Synchronized Captioning Applet

As a starting point, we plan to develop an enhanced web-based version of our current softwareFootnote 1. We noticed that the software has three drawbacks: (1) it is not web-based and cannot be accessed in real-time over the web; (2) the accuracy of the synchronization between the audio and the script is affected negatively when there are long pauses; and (3) the application only works with specific video formats.

We therefore propose using a JavaScript Applet embedded inside the platform, which can be accessed easily by transcribers. To improve accuracy, we propose using a segmentation process to the audio file before we add the script. We will use short-time energy (ShorttimeEn) to detect long pauses in the audio.

This measure can differentiate silence from speech and is calculated by the following equation [1]:

$$ {\mathrm{Short}}_{\mathrm{time}}\mathrm{E}\mathrm{n}={\displaystyle \sum_{-\infty}^{\infty }}\left[x(m)w{\left(n-m\right)}^2\right]={\displaystyle \sum_{m=n-N+1}^{m=n}}x{(m)}^2 $$
(1)

Where x(m) is audio signals, w(m) is a rectangle window of length equal to N, and n is the index of the ShorttimeEn. When ShorttimeEn drops below a certain threshold, we consider this frame as a pause. After such a pause has been detected, we save its location. Therefore, there will be no captioning during long pauses. This process is fully automated since we are not going to make any physical changes to the original audio.

The speech that is converted to equivalent text in dashboard 2 (transcriber interface) will be selected, long pauses will be identified, text vocabularies will be divided over the length of the audio after extracting long pauses, and vocabularies will be embedded in the correct time frame with no pauses. As we know, the manual captioning is labor intensive. Therefore, this solution will have a significant impact on the system performance.

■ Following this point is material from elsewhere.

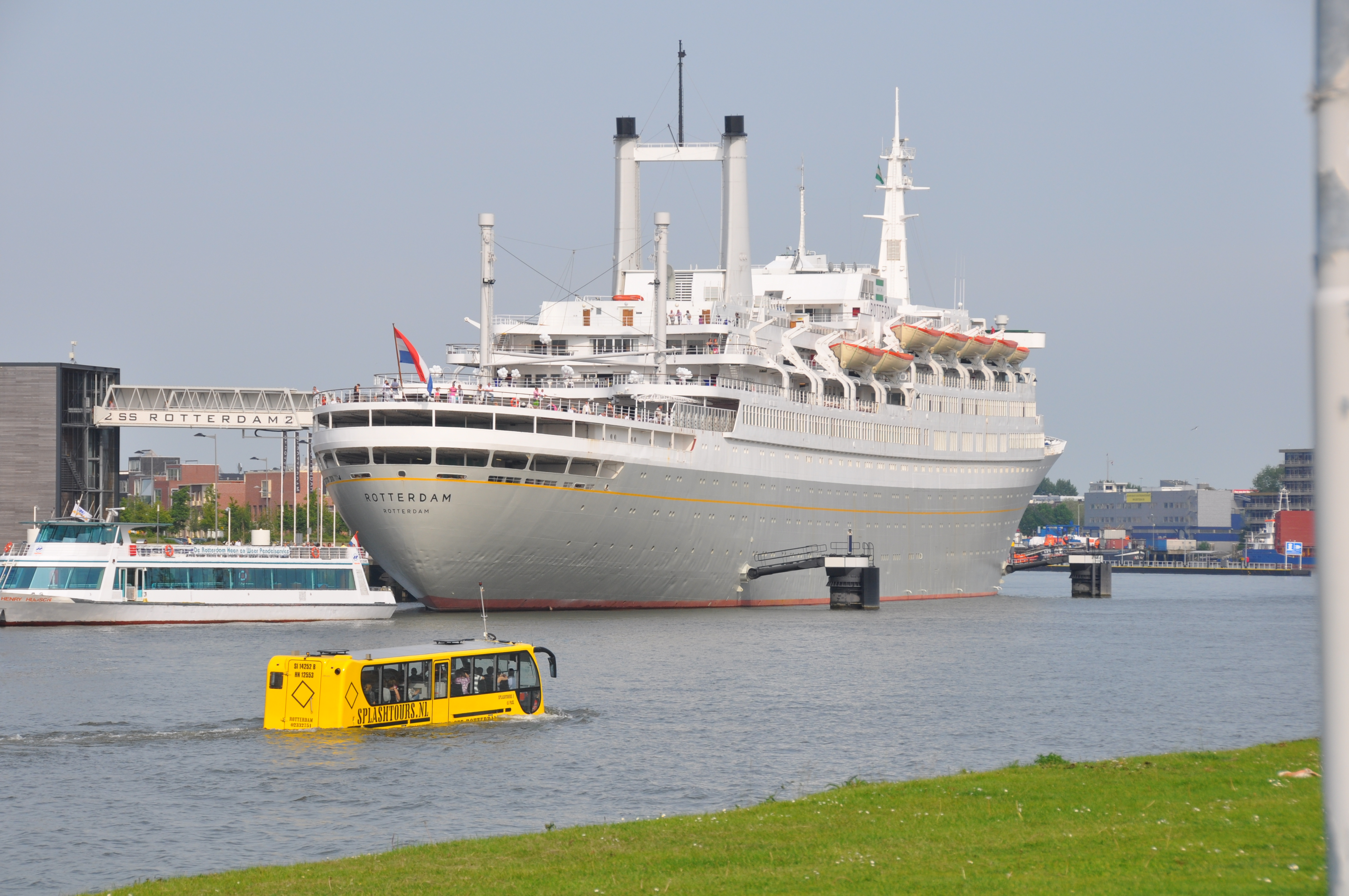 De ROTTERDAM op haar ligplaats in de Maashaven te Rotterdam, met de SPLASHTOURS I op de voorgrond
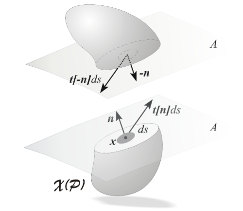 Forze di contatto nel continuo di Cauchy

Research Questions and Evaluation Methods

Our research questions involve the effectiveness of using captioning to improve outcomes, as follows:

  1. 1.

    Does the integration of accessible STEM videos improve study skills for students with disabilities in STEM programs?

  2. 2.

    Does the integration of accessible STEM videos improve student grade point averages for students with disabilities in STEM programs?

  3. 3.

    Does the integration of accessible STEM videos increase student persistence in STEM programs among students with disabilities?

Conclusion and Future Work

We presented a UVC infrastructure that provides a universal online model for video captioning to accommodate the unprecedented growth of video lectures. The UVC platform can serve as a repository for uploading videos and scripts. Captions can be automatically embedded inside educational videos using an enhanced and extended web-based version of our current software, to accommodate a variety of video formats. STEM teachers will be able to use the online UVC platform to upload audio and video and will receive a notification to download the original multimedia with synchronized captions and the transcript.

The proposed platform promises to (1) promote better opportunities for students with disabilities in STEM programs to understand their materials and (2) open new avenues for research on students’ learning styles. The combination of online resources can foster our understanding of how students with disabilities benefit from the online learning and how they collaborate with their teachers.

After the implementation phase, we plan to measure the impact and effectiveness of adding captioning in educational videos on studying, grades, and persistence for individuals with disabilities compared to non-captioned videos (quasi-experiments). This will increase our understanding of students with disabilities in STEM programs and will shed light on their diverse talents and ways of learning. By transforming the online components of STEM education, we hope to help enhance career opportunities for students with disabilities.